使用转换器对照基准数据集对阿拉伯语方言情感语料库进行注释和评估

情感分析是自然语言处理中的一项任务，旨在识别评论的整体极性，以便进行后续分析。本研究使用了阿拉伯语语音行为和情感分析、阿拉伯语情感推文数据集和 SemEval 基准数据集，以及侧重于摩洛哥方言的摩洛哥情感分析语料库。此外，还创建了现代标准和方言阿拉伯语语料库数据集，并根据现代标准阿拉伯语、摩洛哥阿拉伯方言和混合语言这三种语言类型进行了注释。此外，还在情感层面进行了注释，将情感分为正面、负面和混合情感。数据集的规模从 2000 到 21000 条评论不等。概述了增强情感分类系统的基本方言特征。所提出的方法涉及部署多个采用监督方法的模型，包括发生向量、循环神经网络-长短期记忆和预先训练的变压器模型阿拉伯变压器双向编码器表示法（AraBERT），并辅以生成对抗网络（GAN）的集成。所提议方法的独特之处在于通过手动方式构建和注释方言情感语料库，并仔细研究其主要特征，然后将其用于为经典监督模型提供信息。此外，还使用了 GANs 来拉大所研究类别之间的差距，以增强 AraBERT 所获得的结果。分类测试结果很不错，可以与其他系统进行比较。我们使用上述数据集，与 Mazajak 和 CAMelTools 这两个针对大多数阿拉伯语方言设计的最先进系统进行了评估。结果表明，FNN 明显提高了 30 个百分点。这些结果证实了所提系统的多功能性，证明了它在多方言、多领域数据集以及平衡和不平衡数据集上的有效性。

本文章由计算机程序翻译，如有差异，请以英文原文为准。

求助全文

约1分钟内获得全文去求助

来源期刊

Language Resources and Evaluation 工程技术-计算机：跨学科应用

CiteScore

6.50

自引率

3.70%

发文量

审稿时长

>12 weeks

期刊介绍： Language Resources and Evaluation is the first publication devoted to the acquisition, creation, annotation, and use of language resources, together with methods for evaluation of resources, technologies, and applications.

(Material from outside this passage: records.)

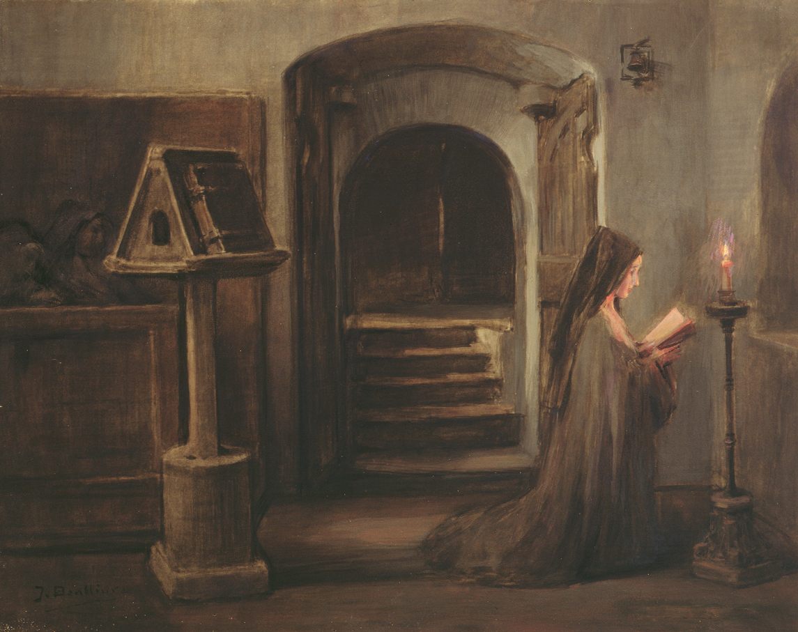 Clara orando en el coro de San Damián.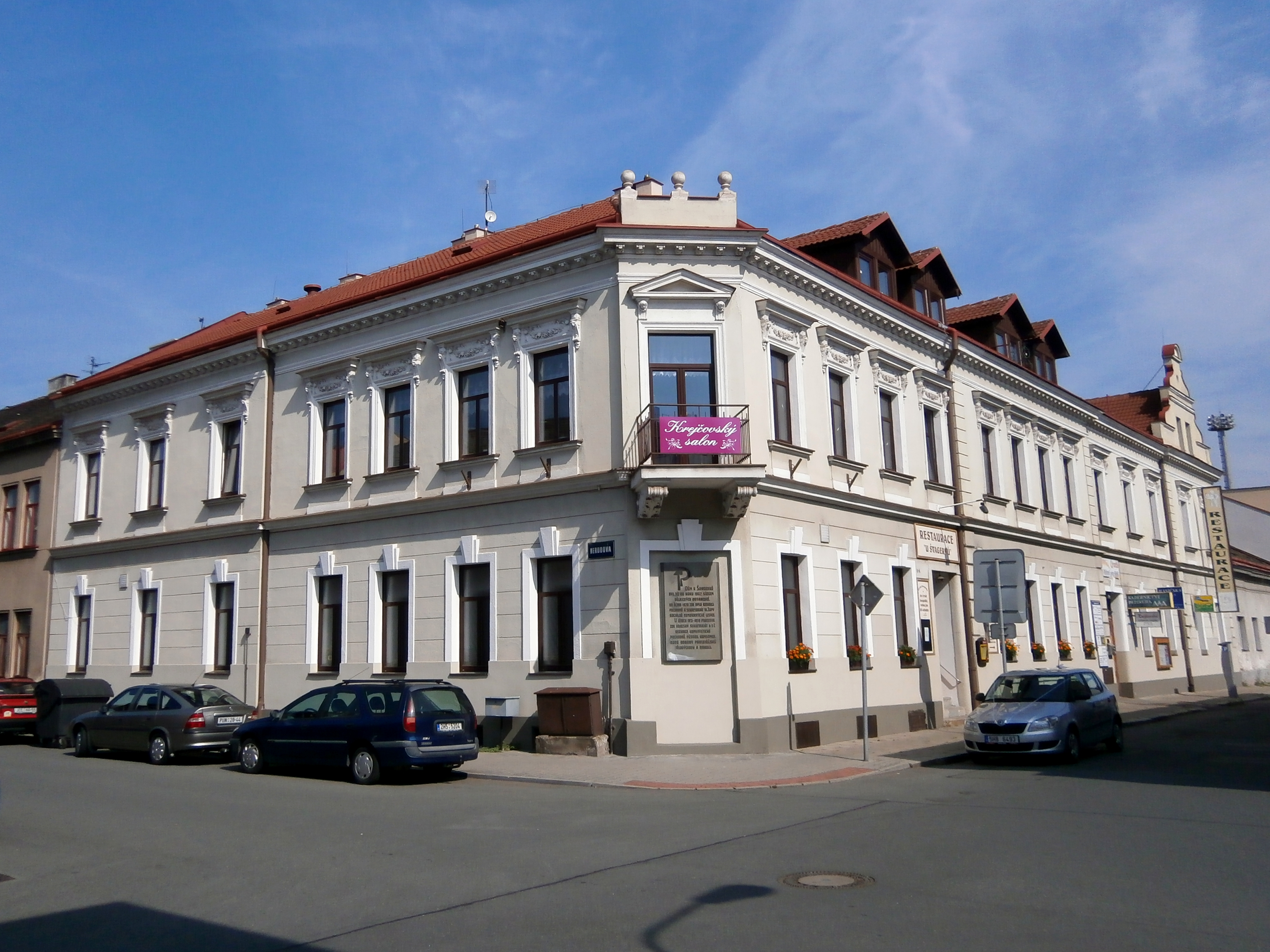 Dům U Švagerků (Všehrdova čp. 194)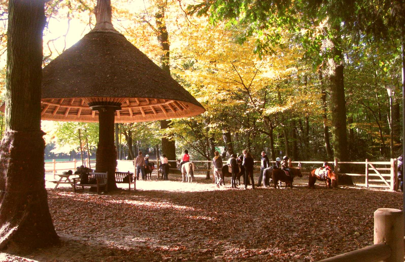 Reflets de l'automne dans le Champignon et les petits poneys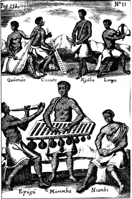 Gravure extraite de Girolamo Merolla da Sorrento, Breve e succinta relatione.... Naples, 1692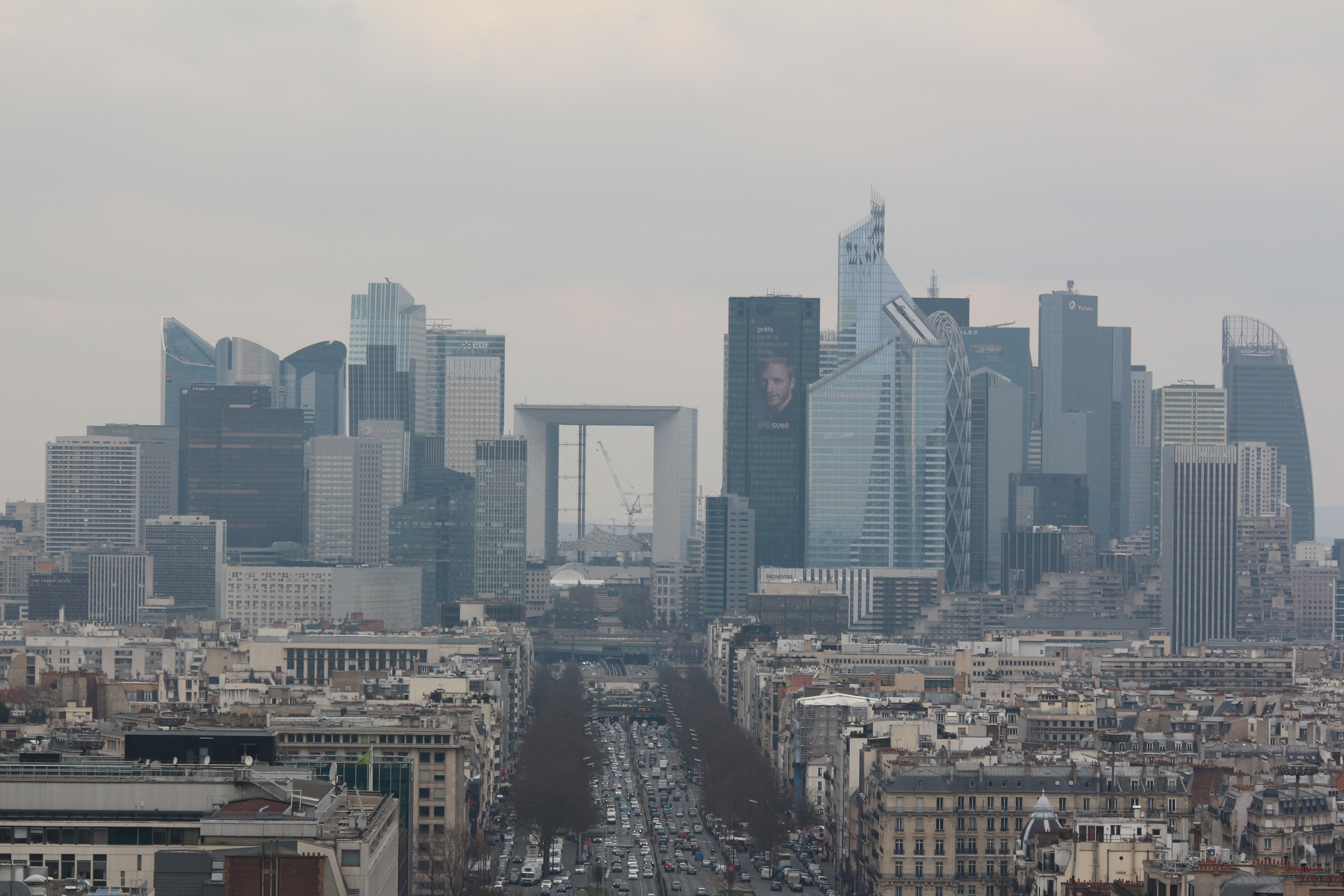 Blick vom Arc de Triomphe de l’Étoile auf La Défense im März 2015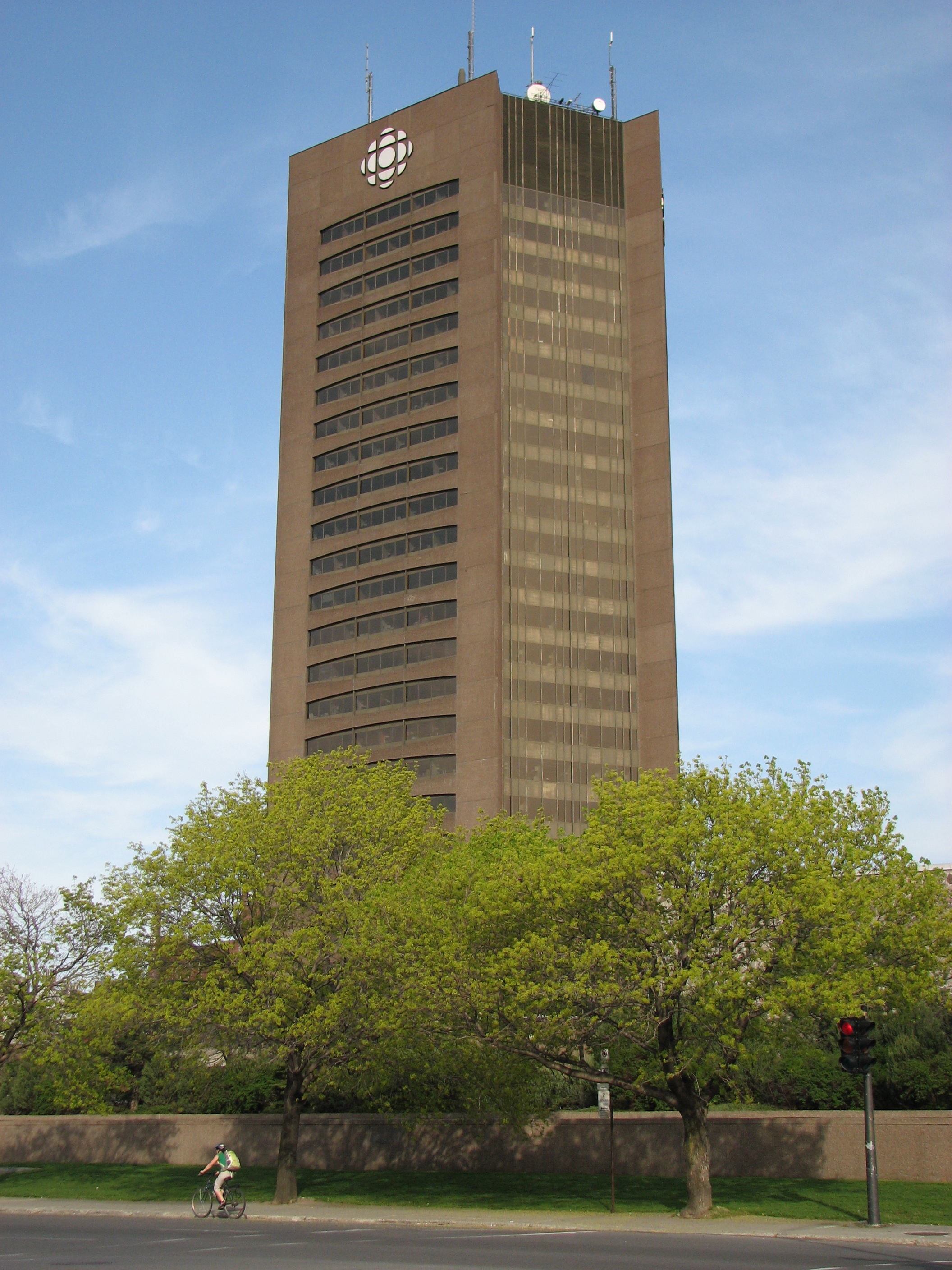 Tour de Radio-Canada sur le boulevard René-Lévesque à Montréal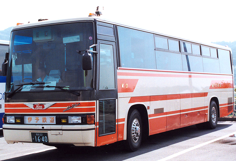 伊予鉄道（旧塗装） 日野 ブルーリボン P-RU637BB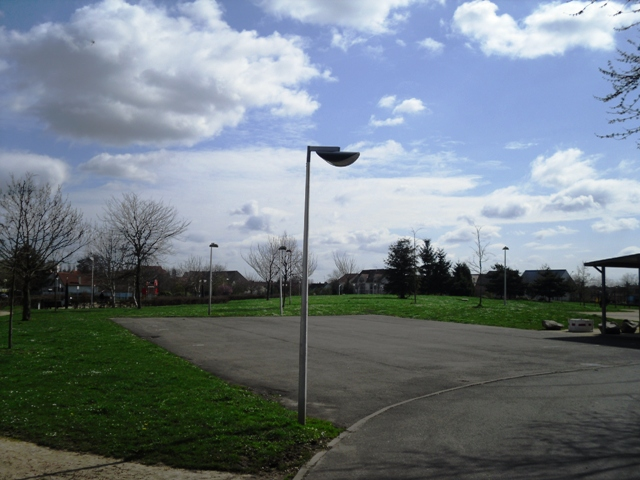 Le parc des Champs Foux de Chilly-Mazarin (91)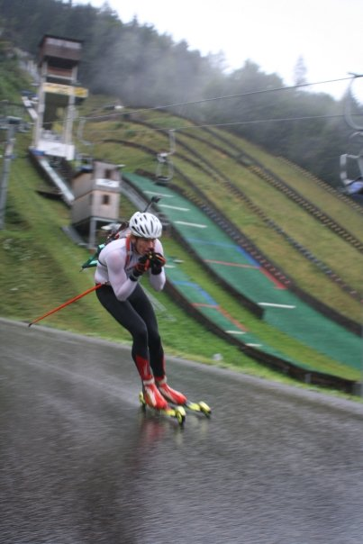 See Title

Language resources include language data and descriptions in machine readable form used to assist and augment language processing applications, such as written or spoken corpora and lexica, multimodal resources, grammars, terminology or domain specific databases and dictionaries, ontologies, multimedia databases, etc., as well as basic software tools for their acquisition, preparation, annotation, management, customization, and use. Evaluation of language resources concerns assessing the state-of-the-art for a given technology, comparing different approaches to a given problem, assessing the availability of resources and technologies for a given application, benchmarking, and assessing system usability and user satisfaction.